-------- EXTRACTED MATERIAL --------
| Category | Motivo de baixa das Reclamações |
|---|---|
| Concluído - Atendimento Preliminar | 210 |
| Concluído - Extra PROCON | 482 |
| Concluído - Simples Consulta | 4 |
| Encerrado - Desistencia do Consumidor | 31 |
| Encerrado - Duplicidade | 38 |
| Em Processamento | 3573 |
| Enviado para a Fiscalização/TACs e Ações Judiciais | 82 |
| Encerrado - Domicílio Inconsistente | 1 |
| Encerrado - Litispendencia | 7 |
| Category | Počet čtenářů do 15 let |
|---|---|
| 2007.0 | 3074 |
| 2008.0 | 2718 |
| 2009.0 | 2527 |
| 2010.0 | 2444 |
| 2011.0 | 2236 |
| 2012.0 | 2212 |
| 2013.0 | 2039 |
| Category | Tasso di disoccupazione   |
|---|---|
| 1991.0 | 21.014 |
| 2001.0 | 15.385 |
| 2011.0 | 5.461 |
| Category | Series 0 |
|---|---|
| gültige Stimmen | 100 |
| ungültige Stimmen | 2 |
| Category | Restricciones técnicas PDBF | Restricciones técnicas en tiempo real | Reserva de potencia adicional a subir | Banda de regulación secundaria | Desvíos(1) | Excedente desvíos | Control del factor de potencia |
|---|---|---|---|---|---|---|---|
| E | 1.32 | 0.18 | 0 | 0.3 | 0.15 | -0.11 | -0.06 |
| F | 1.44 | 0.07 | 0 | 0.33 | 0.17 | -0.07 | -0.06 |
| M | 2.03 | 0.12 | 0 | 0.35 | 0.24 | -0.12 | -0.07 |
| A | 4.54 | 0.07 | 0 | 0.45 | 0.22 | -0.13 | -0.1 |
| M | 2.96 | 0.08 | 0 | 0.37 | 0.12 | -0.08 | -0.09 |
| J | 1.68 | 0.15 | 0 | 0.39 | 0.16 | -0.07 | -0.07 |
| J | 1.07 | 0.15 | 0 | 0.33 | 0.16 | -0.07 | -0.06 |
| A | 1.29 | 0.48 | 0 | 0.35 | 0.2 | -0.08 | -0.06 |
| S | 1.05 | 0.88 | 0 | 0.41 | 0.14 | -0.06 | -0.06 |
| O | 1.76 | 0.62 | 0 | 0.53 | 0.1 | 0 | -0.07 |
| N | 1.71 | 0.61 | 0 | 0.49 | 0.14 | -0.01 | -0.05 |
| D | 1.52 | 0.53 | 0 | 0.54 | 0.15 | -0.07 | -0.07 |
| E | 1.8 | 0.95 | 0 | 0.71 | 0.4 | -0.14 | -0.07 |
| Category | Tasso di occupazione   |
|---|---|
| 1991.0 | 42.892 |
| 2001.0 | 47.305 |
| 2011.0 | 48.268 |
--------
TASK DIRECTIONS
Repeat exactly the lines above from the one with "2008.0 | 2718 |" up to and including the one with "-0.08 | -0.09 |". No other line belongs in the reply.

TASK RESPONSE
| 2008.0 | 2718 |
| 2009.0 | 2527 |
| 2010.0 | 2444 |
| 2011.0 | 2236 |
| 2012.0 | 2212 |
| 2013.0 | 2039 |
| Category | Tasso di disoccupazione   |
|---|---|
| 1991.0 | 21.014 |
| 2001.0 | 15.385 |
| 2011.0 | 5.461 |
| Category | Series 0 |
|---|---|
| gültige Stimmen | 100 |
| ungültige Stimmen | 2 |
| Category | Restricciones técnicas PDBF | Restricciones técnicas en tiempo real | Reserva de potencia adicional a subir | Banda de regulación secundaria | Desvíos(1) | Excedente desvíos | Control del factor de potencia |
|---|---|---|---|---|---|---|---|
| E | 1.32 | 0.18 | 0 | 0.3 | 0.15 | -0.11 | -0.06 |
| F | 1.44 | 0.07 | 0 | 0.33 | 0.17 | -0.07 | -0.06 |
| M | 2.03 | 0.12 | 0 | 0.35 | 0.24 | -0.12 | -0.07 |
| A | 4.54 | 0.07 | 0 | 0.45 | 0.22 | -0.13 | -0.1 |
| M | 2.96 | 0.08 | 0 | 0.37 | 0.12 | -0.08 | -0.09 |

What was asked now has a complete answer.